# Climber Cuts Off Arm To Pull Free of Boulder May. 2003



## TheTreeSpyder (Feb 27, 2004)

Newspaper report


----------



## MasterBlaster (Feb 27, 2004)

This is old news, Kenny.

Are we missing something here?


----------



## TheTreeSpyder (Feb 27, 2004)

Sorry, i couldn't find it on AS search, we'll see what we can do aobut it!


----------



## John Paul Sanborn (Feb 27, 2004)

You shoulda have made a comment relating it to working a lone, that would ahve made it topical.

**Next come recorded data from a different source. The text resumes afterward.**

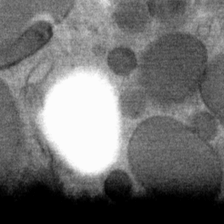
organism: Mouse
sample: Mouse Salivary gland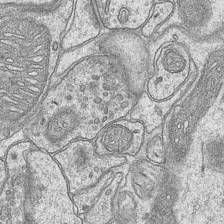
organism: Mouse
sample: CA1 Hippocampus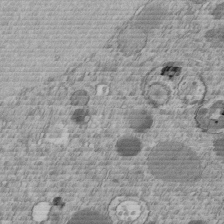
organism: C. elegans
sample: C. elegans embryo early stage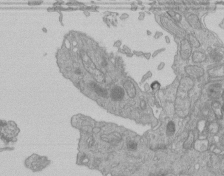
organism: Human
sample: Retinal organoid Rod and Cone cells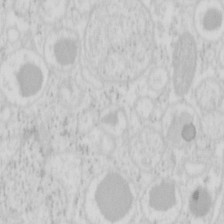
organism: Mouse
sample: Pancreas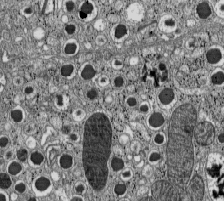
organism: C57BL Mouse
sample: Pancreatic islet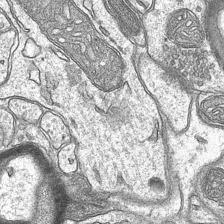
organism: Mouse
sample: CA1 Hippocampus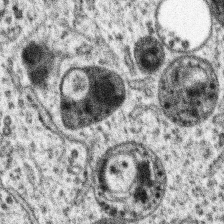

I'm going to have foru or five emails telling me this has nothing to do with tree work


----------



## MasterBlaster (Feb 27, 2004)

> _Originally posted by John Paul Sanborn _
> *
> 
> I'm going to have foru or five emails telling me this has nothing to do with tree work  *




THOSE are the people that need to get a life!


----------



## treeslayer (Feb 27, 2004)

I bet he was looking up at the trees while he gnawed his arm off with that pocketknife!


----------



## Koa Man (Mar 6, 2004)

This shows the value of carrying a high quality knife, preferably with a blade length of at least 4 inches, just in case you pin your arm in a tight (tree) crotch and can't start your chain saw to cut it off. Your knife needs to be either a fixed blade or a folder that can be opened with one hand. Try to avoid buying knives with blades made of 420 or 440 steel. Get quality steel like D2 or S30V.

Hmmm, I forgot, most of us also carry Silkys.  Forget what I said about knives.


----------



## John Paul Sanborn (Mar 7, 2004)

This speeks to the idea of not climbing alone.


----------